I need help solving this set of equations by substitution.
xy=2
3x − y + 5 = 0
I originally used (3x+5=y) and came up with (x=.333 and x=-2) but when I substitute it into the original equation I get (y=2 and y=1) and it is wrong according to my homework. Please help me!
ok, go with y = 3x+5
into the 1st
x(3x+5) = 2
3x^2 + 5x - 2 = 0
((3x-1)(x+2) = 0
x = 1/3 or x = -2 --- > you are correct
if x = 1/3, y= 3(1/3) + 5 = 6
if x = -2 , y = 3(-2) + 5 = -1
so x=1/3, y=6 OR x=-2, y =-1
I don't know how you got your values ???
To solve this set of equations by substitution, you first need to isolate one variable in one equation and substitute it into the other equation.
Let's start with the first equation: xy = 2.
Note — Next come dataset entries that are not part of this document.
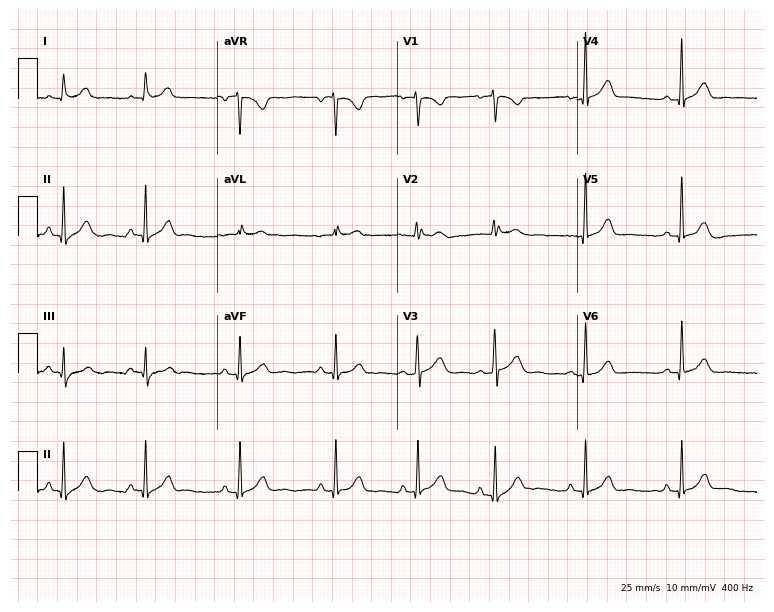
12-lead ECG from a woman, 42 years old. Labelled as a normal ECG.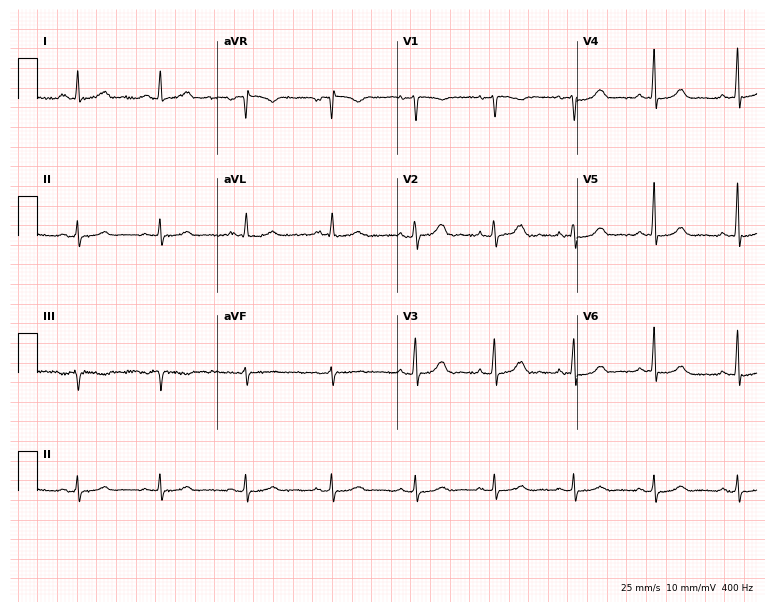
Standard 12-lead ECG recorded from a female, 54 years old. Read as a normal ECG.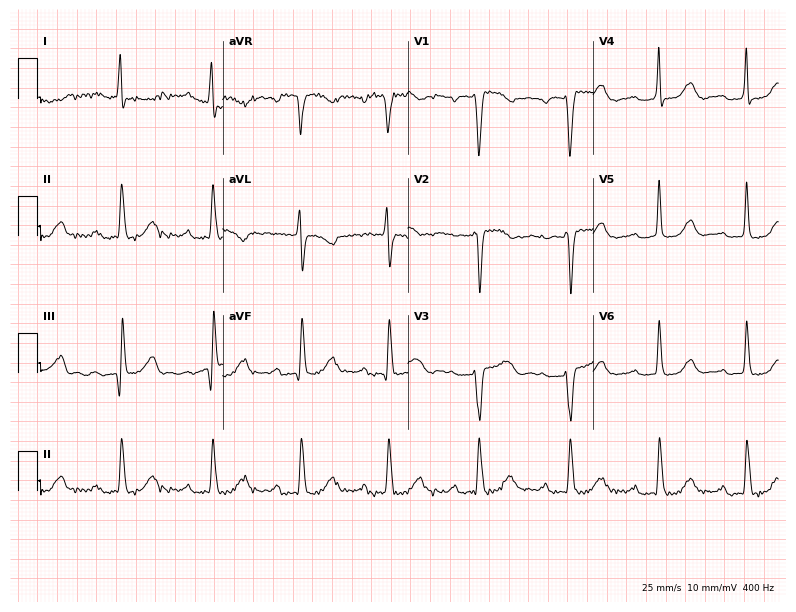
Electrocardiogram, a woman, 60 years old. Of the six screened findings (first-degree AV block, right bundle branch block, left bundle branch block, sinus bradycardia, atrial fibrillation, sinus tachycardia), none is recorded.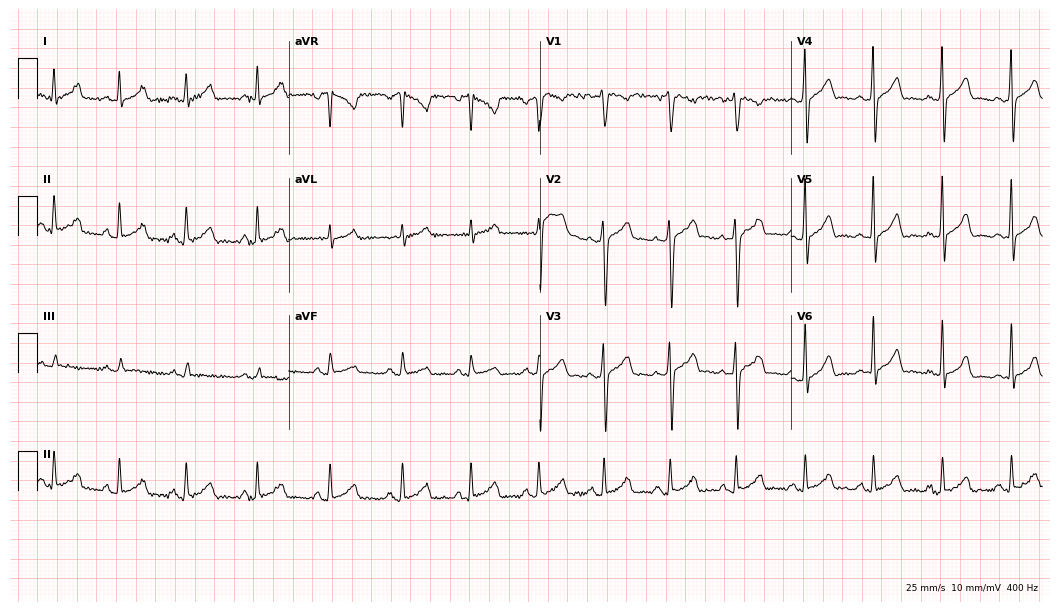
Resting 12-lead electrocardiogram (10.2-second recording at 400 Hz). Patient: a 23-year-old man. None of these six findings is recorded: first-degree AV block, right bundle branch block, left bundle branch block, sinus bradycardia, atrial fibrillation, sinus tachycardia.

Since the goal is to isolate one variable, we can isolate y by dividing both sides of the equation by x:
y = 2/x.
Now, we substitute this expression for y into the second equation:
3x - (2/x) + 5 = 0.
To simplify this equation, we can multiply through by the denominator x to get rid of the fraction:
3x^2 - 2 + 5x = 0.
Now we have a quadratic equation. To solve for x, we can rearrange the terms and set the equation equal to zero:
3x^2 + 5x - 2 = 0.
Next, you can either factor, complete the square, or use the quadratic formula to solve for x. In this case, the quadratic equation can be factored:
(3x - 1)(x + 2) = 0.
This gives us two possible solutions:
1) 3x - 1 = 0, which gives x = 1/3.
2) x + 2 = 0, which gives x = -2.
Now that we have the possible values for x, we can substitute them back into the original equation to find the corresponding y-values.
For x = 1/3:
y = 2/(1/3) = 6.
For x = -2:
y = 2/(-2) = -1.
So the solutions to the system of equations are:
x = 1/3, y = 6 (Solution 1)
x = -2, y = -1 (Solution 2)
Make sure to double-check your calculations and ensure that you've correctly substituted the values back into the original equations.